简体   繁体   English

Python中的矢量化余弦相似度计算

[英]Vectorized cosine similarity calculation in Python

I have two large sets of vectors, A and B . 我有两组大的矢量, AB Each element of A is a 1-dimensional vector of length 400, with float values between -10 and 10. For each vector in A , I'm trying to calculate the cosine similarities to all vectors in B in order to find the top 5 vectors in B that best match the given A vector. A每个元素都是长度为400的1维向量,浮点值在-10到10之间。对于A每个向量,我试图计算B中所有向量的余弦相似度,以便找到前5个B中最符合给定A向量的向量。 For now I'm looping over all of A , and looping over all of B , calculating the cosine similarities one-by-one with SciPy's spatial.distance.cosine(a, b) . 现在我循环遍历所有A ,并循环遍历所有B ,用SciPy的spatial.distance.cosine(a, b)逐个计算余弦相似度。 Is there a faster way to do this? 有更快的方法吗? Perhaps with matrices? 也许有矩阵?

You can transform each vector first in its unit-vector (by dividing it through its length). 您可以首先在其单位向量中转换每个向量(通过将其除以其长度)。 Then the distance formular simplifies to 然后距离公式简化为

 d = 1 - e_v * e_w

 with e_v = v / ||v||_2 , e_w = w / ||v||_2 

which is faster to calculate. 这更快计算。

Probably more faster is to use scipy.spatial.distance.cdist(XA, XB, 'cosine') . 可能更快的是使用scipy.spatial.distance.cdist(XA, XB, 'cosine') You need to build a matrix from the sets of vectors (pseudo-code): 您需要从向量集(伪代码)构建矩阵:

XA=np.array([vecA1,vecA2,...,vecA400])
XB=np.array([vecB1,vecB2,...,vecB400])
distances = scipy.spatial.distance.cdist(XA, XB, 'cosine')

This is a NAIVE no loop, no overhead(?) implementation of what you need... 这是一个NAIVE无循环,没有你需要的开销(?)实现...

from np.linalg import norm
res = 1 - np.dot(A/norm(A, axis=1)[...,None],(B/norm(B,axis=1)[...,None]).T)

Could you please benchmark it on a subset of your data and let us know if it's faster than scipy's cosine distance? 你能否根据你的数据子集对它进行基准测试,让我们知道它是否比scipy的余弦距离更快?

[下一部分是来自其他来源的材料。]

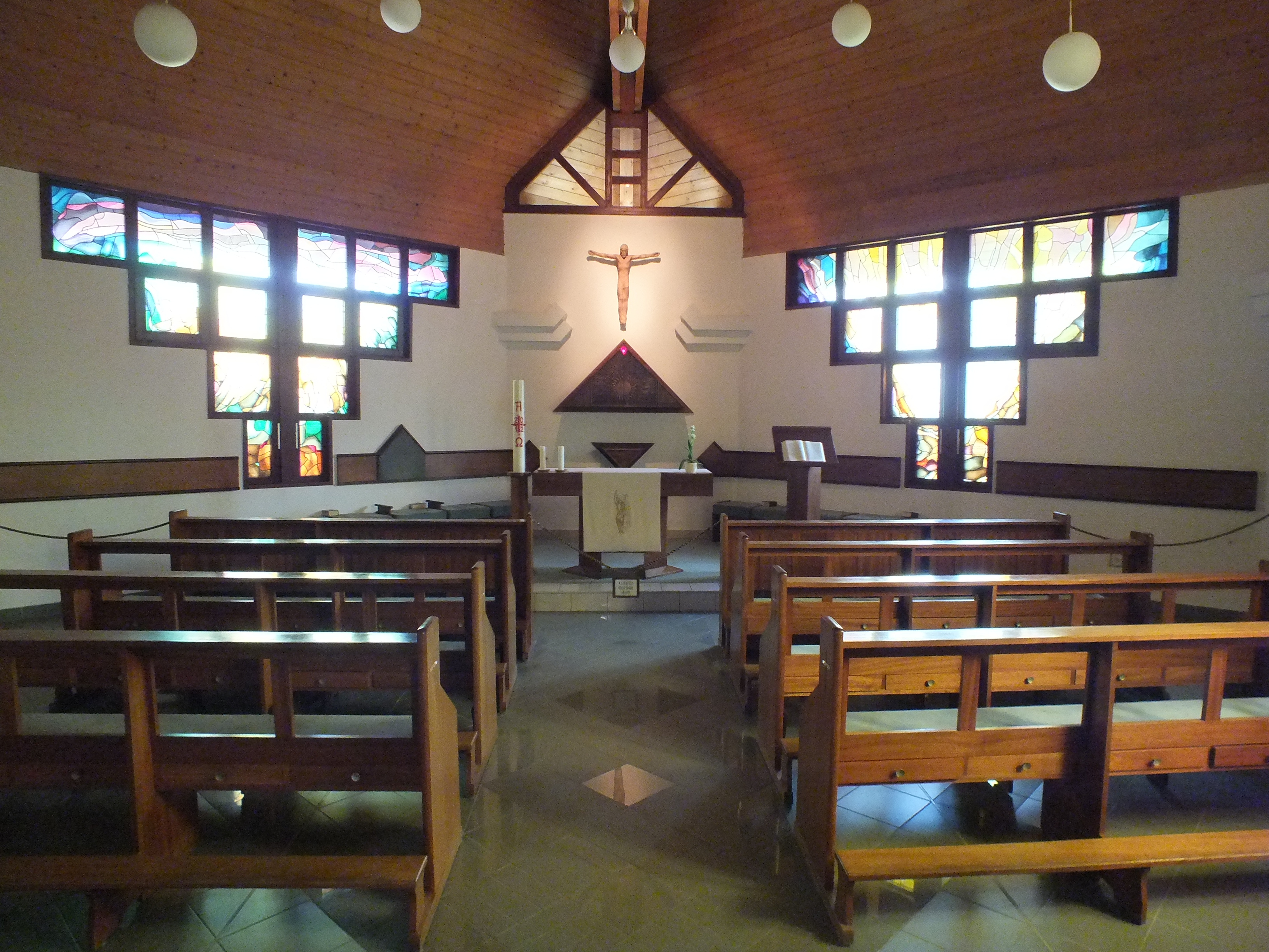 Káposztásmegyeri Szentháromság Plébánia Templomházának a kápolnája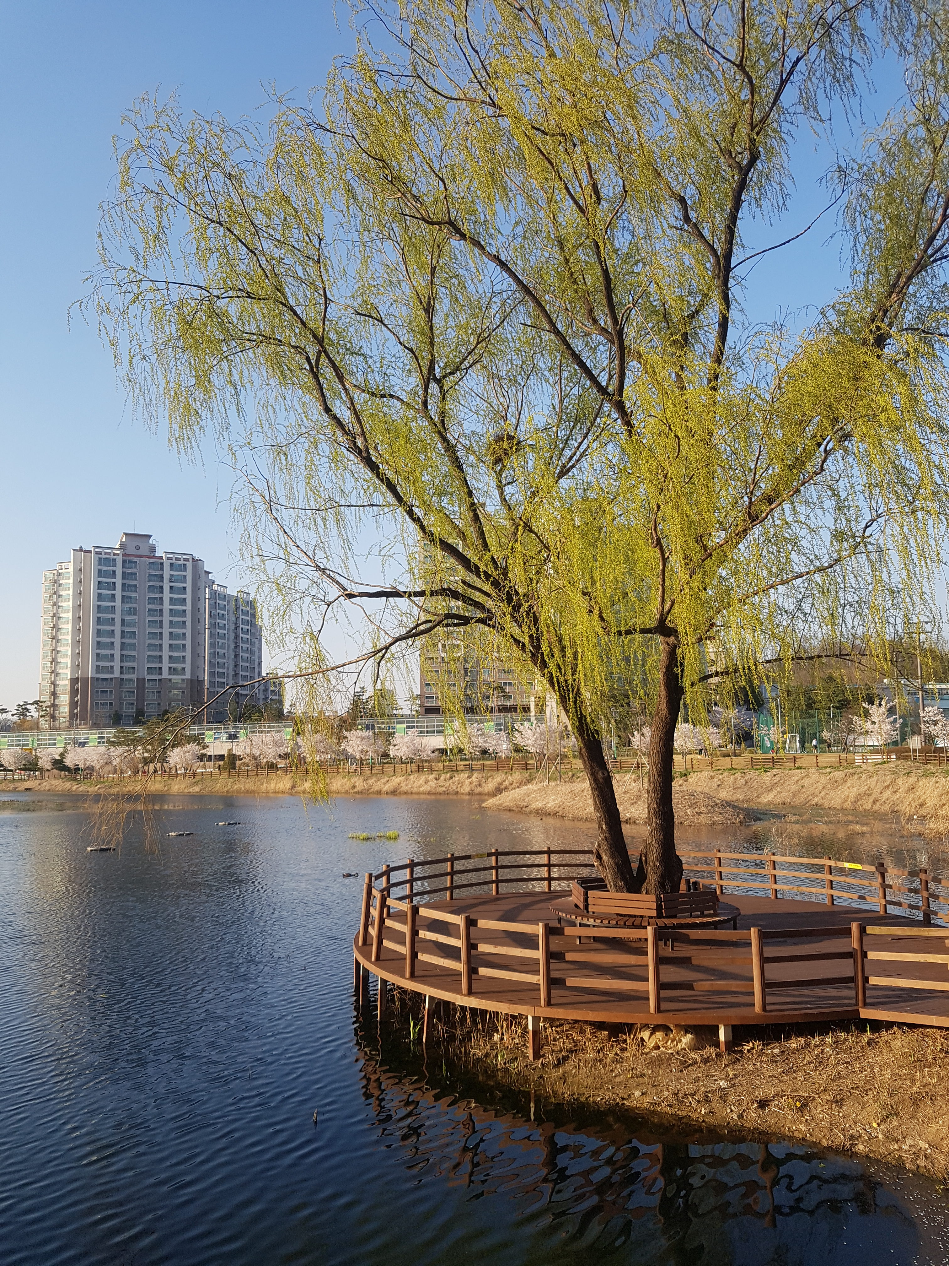 능수버들-청수호수공원

ps, axis=1 above is based on the assumption that your vectors are stored row wise, ps, axis=1以上是基于您的向量按行存储的假设,

print A
# [[1 2 3 4 5 6 7 8 ... 400]
#  [2 3 4 5 6 7 8 9 ... 401]

etc 等等


Comments 评论

In [79]: A = np.random.random((2,5))

In [80]: A
Out[80]: 
array([[ 0.2917865 ,  0.89617367,  0.27118045,  0.58596817,  0.05154168],
       [ 0.61131638,  0.2859271 ,  0.09411264,  0.57995386,  0.09829525]])

In [81]: norm(A,axis=1)
Out[81]: array([ 1.14359988,  0.90018201])

In [82]: norm(A,axis=1)[...,None]
Out[82]: 
array([[ 1.14359988],
       [ 0.90018201]])

In [83]: A/norm(A,axis=1)
---------------------------------------------------------------------------
ValueError                                Traceback (most recent call last)
<ipython-input-83-707fa10dc673> in <module>()
----> 1 A/norm(A,axis=1)

ValueError: operands could not be broadcast together with shapes (2,5) (2,) 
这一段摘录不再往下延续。